Hope B. DuBois (viola) has lived in New Mexico since 1979 and in Santa Fe for the last 26 years. She grew up with a love of classical music thanks to the influence of her mother, who played and taught piano. Hope learned to play piano and then violin (both by ear) in her early years and continued with violin through her first year of college. After an 18-year hiatus, she returned to the instrument, but soon became lured by the beautiful rich sound of the viola. Having always loved Baroque music and recalling a brief stint in college playing the rebec in an early music class, she eagerly joined the Turquoise Trail Baroque. Hope also regularly plays modern viola with an informal quartet. She is a Special Education Teacher by training who is currently working as an independent Certified Academic Language Practitioner with children and teens.

Lisa Van Sickle (viola) has lived in Santa Fe since 1980. She plays violin, viola, and sometimes other instruments in musical groups large and small, and enjoys performing both old and new compositions. When not behind a music stand, she works for Bella Media in Santa Fe.

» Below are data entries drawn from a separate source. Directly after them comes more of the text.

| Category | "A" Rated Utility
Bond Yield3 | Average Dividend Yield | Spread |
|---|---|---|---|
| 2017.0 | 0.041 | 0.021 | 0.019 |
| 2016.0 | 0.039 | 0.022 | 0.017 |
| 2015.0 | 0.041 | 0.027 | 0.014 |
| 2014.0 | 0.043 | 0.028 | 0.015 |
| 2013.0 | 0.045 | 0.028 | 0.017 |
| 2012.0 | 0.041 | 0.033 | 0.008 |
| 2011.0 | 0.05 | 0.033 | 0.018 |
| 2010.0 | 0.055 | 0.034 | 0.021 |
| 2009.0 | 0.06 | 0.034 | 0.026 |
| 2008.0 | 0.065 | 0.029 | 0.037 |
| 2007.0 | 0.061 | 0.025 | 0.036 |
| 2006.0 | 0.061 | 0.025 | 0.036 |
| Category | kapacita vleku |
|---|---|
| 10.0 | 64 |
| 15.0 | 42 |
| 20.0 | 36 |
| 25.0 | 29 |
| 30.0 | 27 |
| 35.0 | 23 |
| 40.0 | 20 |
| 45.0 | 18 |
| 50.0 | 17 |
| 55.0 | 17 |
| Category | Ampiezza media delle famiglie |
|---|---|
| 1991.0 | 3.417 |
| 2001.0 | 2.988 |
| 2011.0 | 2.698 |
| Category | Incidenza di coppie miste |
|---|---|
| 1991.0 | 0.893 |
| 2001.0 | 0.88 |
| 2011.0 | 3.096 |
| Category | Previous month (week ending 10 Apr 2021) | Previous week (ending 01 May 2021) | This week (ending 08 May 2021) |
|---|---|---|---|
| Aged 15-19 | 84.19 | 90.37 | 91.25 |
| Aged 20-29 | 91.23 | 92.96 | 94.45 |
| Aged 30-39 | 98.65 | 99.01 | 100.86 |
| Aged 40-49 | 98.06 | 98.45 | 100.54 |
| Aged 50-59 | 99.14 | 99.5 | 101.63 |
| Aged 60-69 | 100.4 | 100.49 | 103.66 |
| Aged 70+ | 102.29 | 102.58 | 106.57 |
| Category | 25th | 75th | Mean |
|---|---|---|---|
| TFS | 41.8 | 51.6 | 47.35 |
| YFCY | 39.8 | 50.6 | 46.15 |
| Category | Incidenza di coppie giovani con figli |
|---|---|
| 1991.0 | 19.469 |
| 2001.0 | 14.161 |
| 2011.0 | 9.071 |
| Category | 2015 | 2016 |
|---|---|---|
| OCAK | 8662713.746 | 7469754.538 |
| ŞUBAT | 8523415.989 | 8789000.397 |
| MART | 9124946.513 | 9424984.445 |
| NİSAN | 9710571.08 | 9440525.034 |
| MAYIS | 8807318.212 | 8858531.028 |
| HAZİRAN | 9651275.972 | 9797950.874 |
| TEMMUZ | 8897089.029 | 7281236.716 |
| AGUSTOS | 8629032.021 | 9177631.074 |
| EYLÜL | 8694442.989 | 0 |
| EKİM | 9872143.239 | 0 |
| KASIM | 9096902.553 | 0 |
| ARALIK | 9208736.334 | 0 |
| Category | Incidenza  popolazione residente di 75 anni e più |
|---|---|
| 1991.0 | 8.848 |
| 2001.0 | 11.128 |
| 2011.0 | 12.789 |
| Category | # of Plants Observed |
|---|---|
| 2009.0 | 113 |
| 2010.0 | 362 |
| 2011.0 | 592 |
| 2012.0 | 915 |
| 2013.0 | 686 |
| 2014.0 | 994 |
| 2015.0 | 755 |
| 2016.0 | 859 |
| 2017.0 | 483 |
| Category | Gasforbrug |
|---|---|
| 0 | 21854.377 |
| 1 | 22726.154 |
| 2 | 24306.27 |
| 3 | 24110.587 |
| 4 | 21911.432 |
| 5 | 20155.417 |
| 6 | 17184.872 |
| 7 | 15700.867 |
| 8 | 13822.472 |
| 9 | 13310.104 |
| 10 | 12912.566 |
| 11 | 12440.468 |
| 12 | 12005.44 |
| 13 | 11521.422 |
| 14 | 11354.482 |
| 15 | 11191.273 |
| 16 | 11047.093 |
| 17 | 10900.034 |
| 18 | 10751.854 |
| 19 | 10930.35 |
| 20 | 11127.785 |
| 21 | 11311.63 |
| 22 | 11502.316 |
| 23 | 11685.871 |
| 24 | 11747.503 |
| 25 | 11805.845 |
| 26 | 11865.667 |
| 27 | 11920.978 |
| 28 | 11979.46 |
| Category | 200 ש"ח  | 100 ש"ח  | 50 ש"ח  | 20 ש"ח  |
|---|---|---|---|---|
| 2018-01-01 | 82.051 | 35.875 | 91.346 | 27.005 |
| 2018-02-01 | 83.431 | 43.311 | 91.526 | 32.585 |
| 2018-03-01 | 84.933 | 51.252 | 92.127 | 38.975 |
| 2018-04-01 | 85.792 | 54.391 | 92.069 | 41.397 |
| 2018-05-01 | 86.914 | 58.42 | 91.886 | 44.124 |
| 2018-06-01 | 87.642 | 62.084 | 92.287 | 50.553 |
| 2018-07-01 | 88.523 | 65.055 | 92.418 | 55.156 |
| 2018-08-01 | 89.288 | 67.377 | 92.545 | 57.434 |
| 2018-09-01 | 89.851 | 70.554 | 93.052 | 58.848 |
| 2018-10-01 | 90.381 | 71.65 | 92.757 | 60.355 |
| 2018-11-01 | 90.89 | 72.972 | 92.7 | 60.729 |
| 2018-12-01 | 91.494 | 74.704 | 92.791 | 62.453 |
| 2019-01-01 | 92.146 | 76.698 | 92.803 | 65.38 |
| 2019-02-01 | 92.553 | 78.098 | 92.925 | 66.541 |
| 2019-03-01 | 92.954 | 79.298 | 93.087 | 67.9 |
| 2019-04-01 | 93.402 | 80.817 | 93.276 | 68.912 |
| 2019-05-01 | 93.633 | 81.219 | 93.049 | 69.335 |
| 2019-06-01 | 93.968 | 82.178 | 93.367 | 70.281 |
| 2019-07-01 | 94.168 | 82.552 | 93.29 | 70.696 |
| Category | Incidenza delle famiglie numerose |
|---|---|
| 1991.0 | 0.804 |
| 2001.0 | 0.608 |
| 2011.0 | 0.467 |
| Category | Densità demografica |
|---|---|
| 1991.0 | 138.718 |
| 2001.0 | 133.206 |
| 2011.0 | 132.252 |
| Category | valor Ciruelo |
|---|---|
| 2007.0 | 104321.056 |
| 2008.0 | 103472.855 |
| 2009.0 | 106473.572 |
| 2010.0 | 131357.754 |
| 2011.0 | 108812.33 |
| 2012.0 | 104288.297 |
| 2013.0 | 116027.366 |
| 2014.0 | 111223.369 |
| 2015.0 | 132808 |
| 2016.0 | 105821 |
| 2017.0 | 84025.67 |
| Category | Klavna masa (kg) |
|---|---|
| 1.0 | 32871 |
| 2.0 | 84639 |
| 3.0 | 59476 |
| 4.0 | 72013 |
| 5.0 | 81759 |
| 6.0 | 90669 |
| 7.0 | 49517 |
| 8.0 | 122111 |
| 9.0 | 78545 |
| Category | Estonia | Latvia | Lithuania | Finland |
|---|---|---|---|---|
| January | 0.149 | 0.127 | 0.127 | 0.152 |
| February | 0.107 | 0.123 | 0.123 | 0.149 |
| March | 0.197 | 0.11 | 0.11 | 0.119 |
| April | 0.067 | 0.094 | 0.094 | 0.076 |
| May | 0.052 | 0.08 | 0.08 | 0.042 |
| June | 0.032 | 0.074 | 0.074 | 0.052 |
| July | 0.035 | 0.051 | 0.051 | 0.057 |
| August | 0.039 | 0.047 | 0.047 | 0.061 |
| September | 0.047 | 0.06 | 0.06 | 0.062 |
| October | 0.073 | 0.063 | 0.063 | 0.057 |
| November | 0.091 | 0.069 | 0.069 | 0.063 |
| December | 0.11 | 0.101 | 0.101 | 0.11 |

Sarah Manthey (viola da gamba), a viola da gambist from Albuquerque, was in Spain studying guitar when she stumbled into a viol concert and the course of her life was altered forever. Initially self-taught, she attended master classes with Savall and W Kuijken, and eventually moved to Switzerland and then to Germany, where she earned a degree from the Hochschule fuer Musik und Darstellende Kunst in Hamburg. In Europe and more recently in New Mexico, she has had the opportunity to play with many others who share her passion for early music and historical performance practice, including Odhecaton in Madrid; Musica Viva Moelln; Musica Poetica; Turquoise Trail Baroque in Santa Fe; and the Early Byrd Consort of Viols in Albuquerque.